:: Exercise materials

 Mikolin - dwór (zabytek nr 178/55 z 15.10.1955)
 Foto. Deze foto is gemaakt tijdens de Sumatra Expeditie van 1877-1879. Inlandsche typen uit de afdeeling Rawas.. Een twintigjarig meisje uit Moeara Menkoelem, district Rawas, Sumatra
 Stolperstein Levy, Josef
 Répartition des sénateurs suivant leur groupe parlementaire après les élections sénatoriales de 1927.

::::
:: Exercise materials

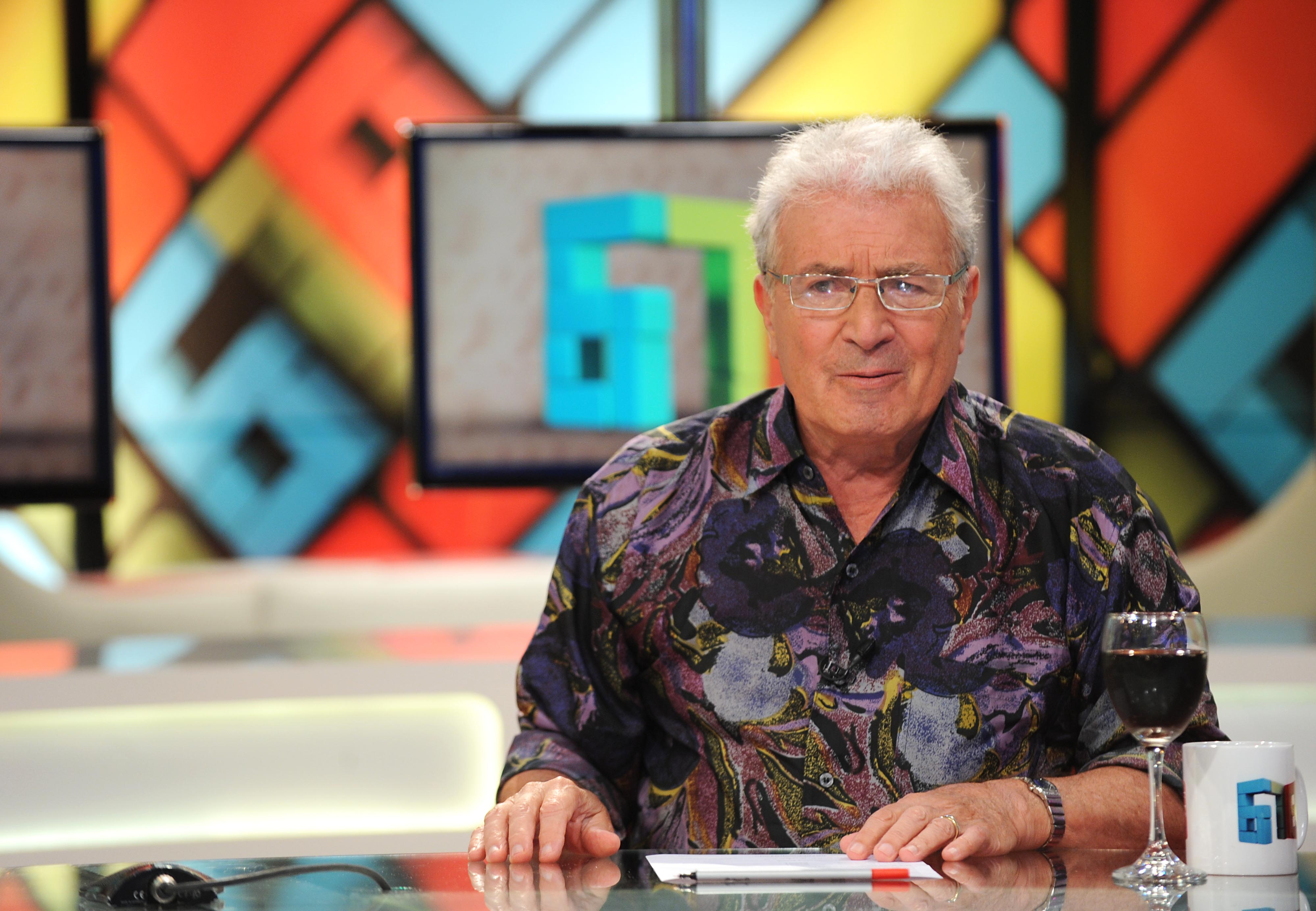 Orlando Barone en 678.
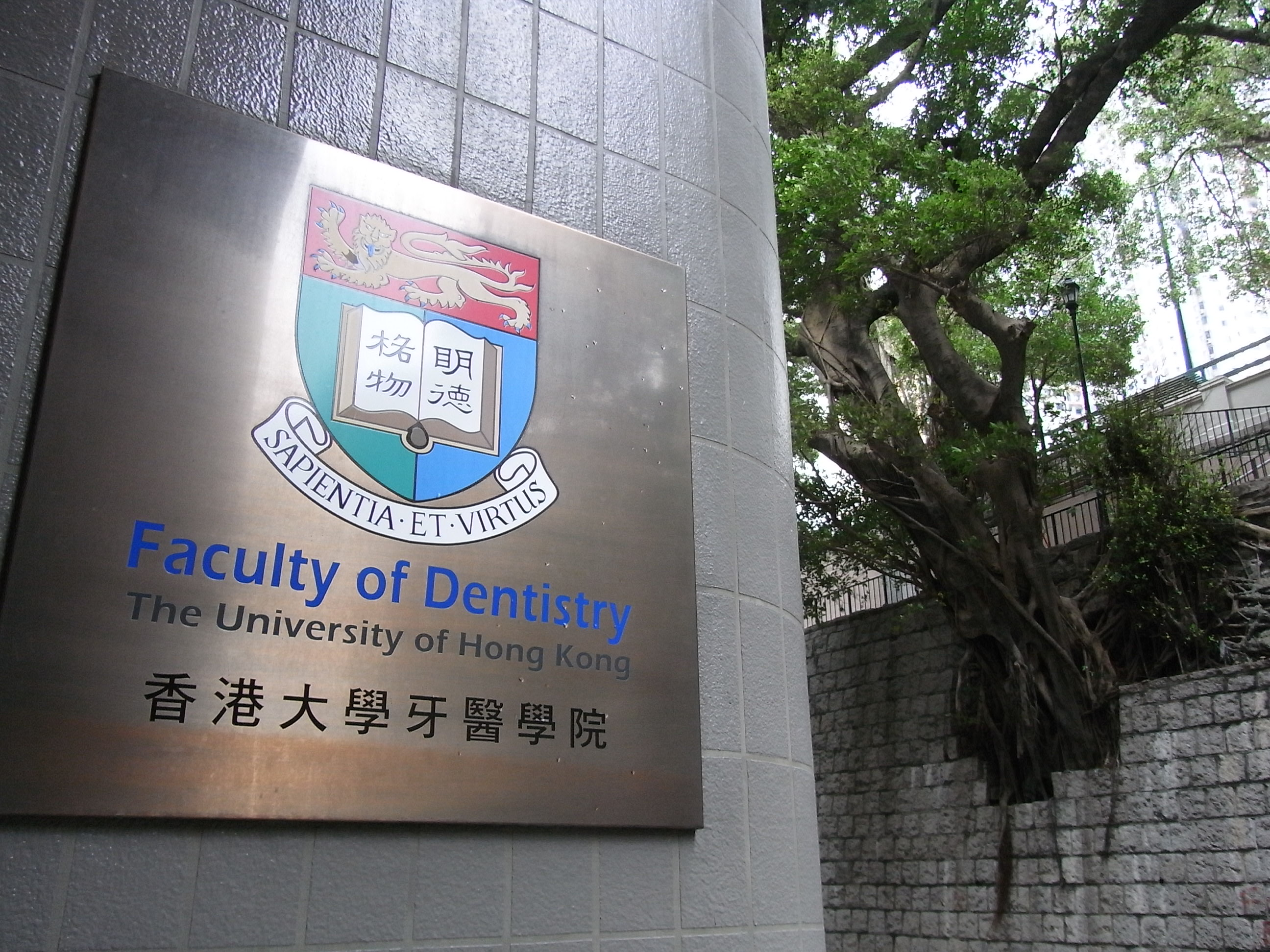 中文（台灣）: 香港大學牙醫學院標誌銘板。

::::

* [What the task requires]: Would you retype exactly the lines above, from the line with "Mikolin - dwór" to the line with "Stolperstein Levy, Josef", with both end lines kept and nothing more?

* [Answer space]:
 Mikolin - dwór (zabytek nr 178/55 z 15.10.1955)
 Foto. Deze foto is gemaakt tijdens de Sumatra Expeditie van 1877-1879. Inlandsche typen uit de afdeeling Rawas.. Een twintigjarig meisje uit Moeara Menkoelem, district Rawas, Sumatra
 Stolperstein Levy, Josef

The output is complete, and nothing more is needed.